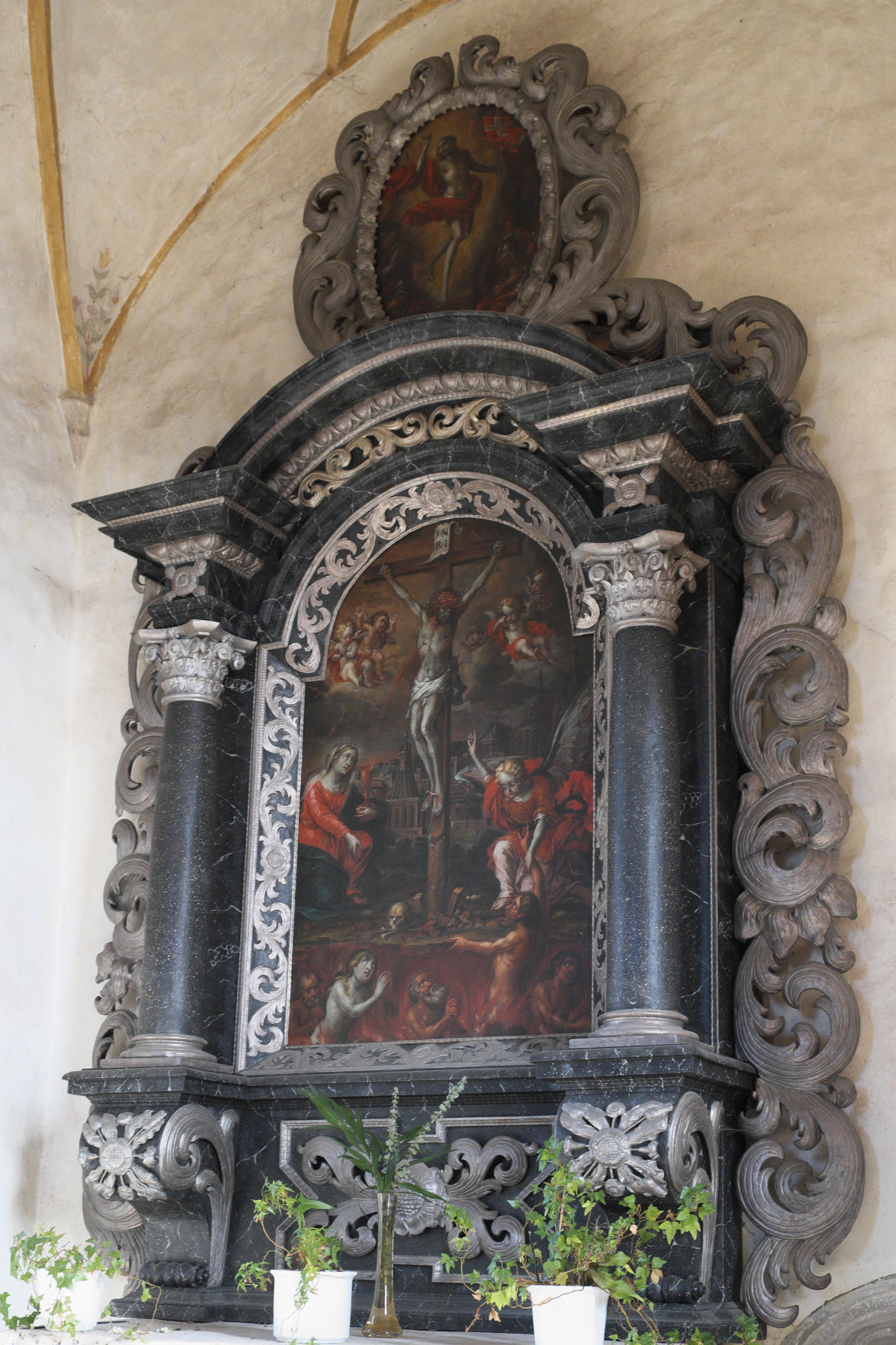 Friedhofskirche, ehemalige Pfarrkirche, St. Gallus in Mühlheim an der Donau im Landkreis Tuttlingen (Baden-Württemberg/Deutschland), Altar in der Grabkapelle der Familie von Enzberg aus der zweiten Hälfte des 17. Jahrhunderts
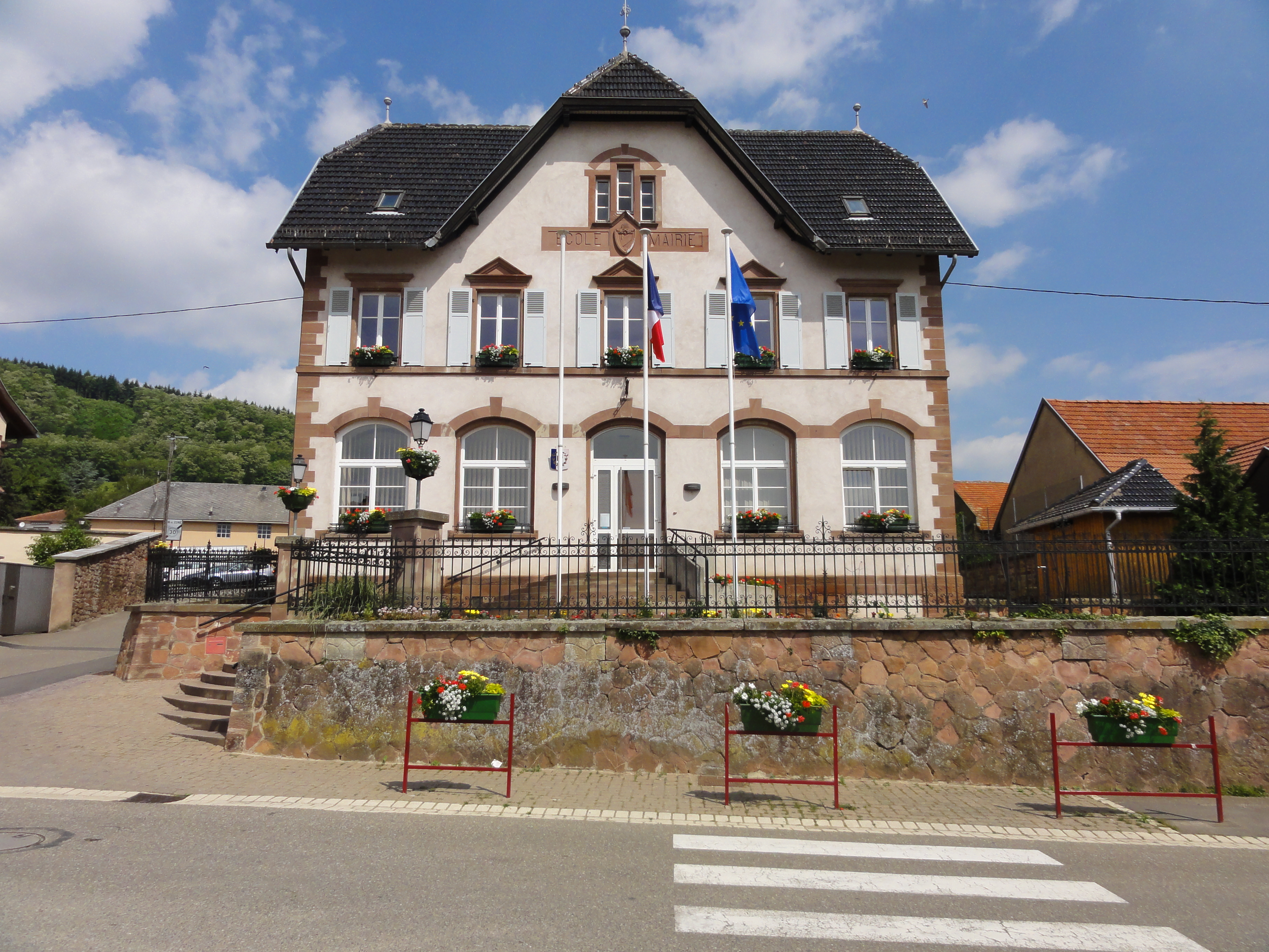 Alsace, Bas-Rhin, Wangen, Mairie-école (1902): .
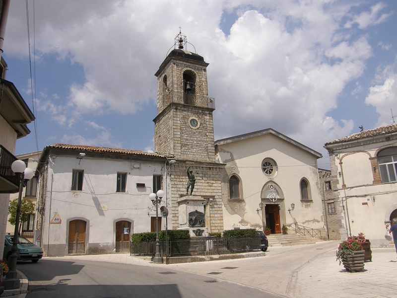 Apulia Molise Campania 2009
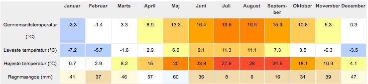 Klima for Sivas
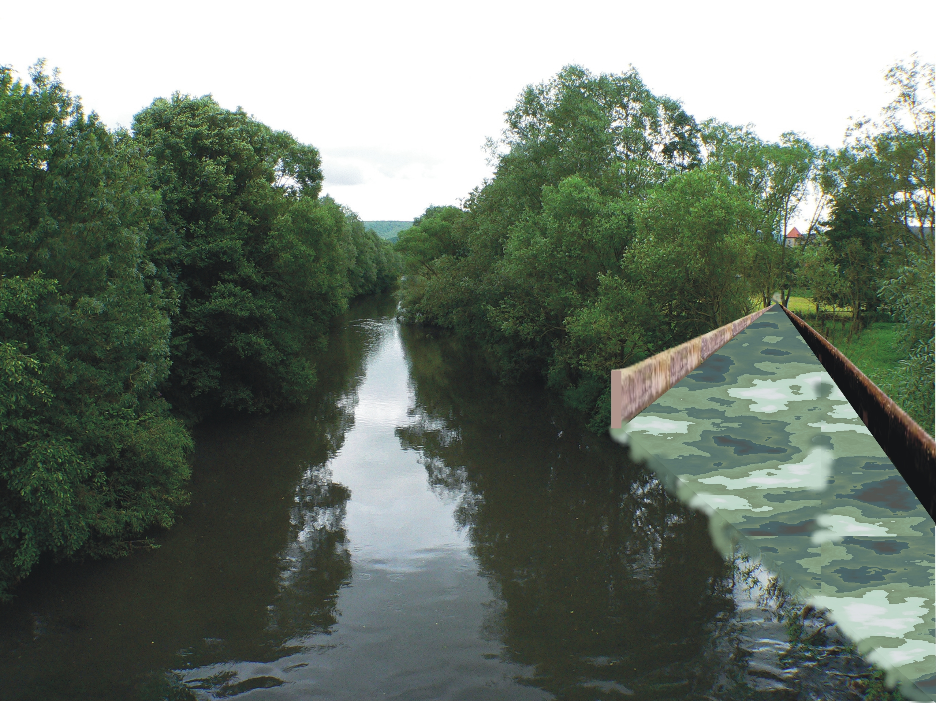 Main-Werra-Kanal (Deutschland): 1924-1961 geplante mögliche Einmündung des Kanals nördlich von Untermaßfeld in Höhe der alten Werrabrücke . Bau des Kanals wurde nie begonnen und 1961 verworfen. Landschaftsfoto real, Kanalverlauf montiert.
------------------------------------
Instructions to follow :: Should a picture appear among the entries, skip it and copy the rest exactly.

Answer below ::
 Friedhofskirche, ehemalige Pfarrkirche, St. Gallus in Mühlheim an der Donau im Landkreis Tuttlingen (Baden-Württemberg/Deutschland), Altar in der Grabkapelle der Familie von Enzberg aus der zweiten Hälfte des 17. Jahrhunderts
 Alsace, Bas-Rhin, Wangen, Mairie-école (1902): .
 Apulia Molise Campania 2009
 Klima for Sivas
 Main-Werra-Kanal (Deutschland): 1924-1961 geplante mögliche Einmündung des Kanals nördlich von Untermaßfeld in Höhe der alten Werrabrücke . Bau des Kanals wurde nie begonnen und 1961 verworfen. Landschaftsfoto real, Kanalverlauf montiert.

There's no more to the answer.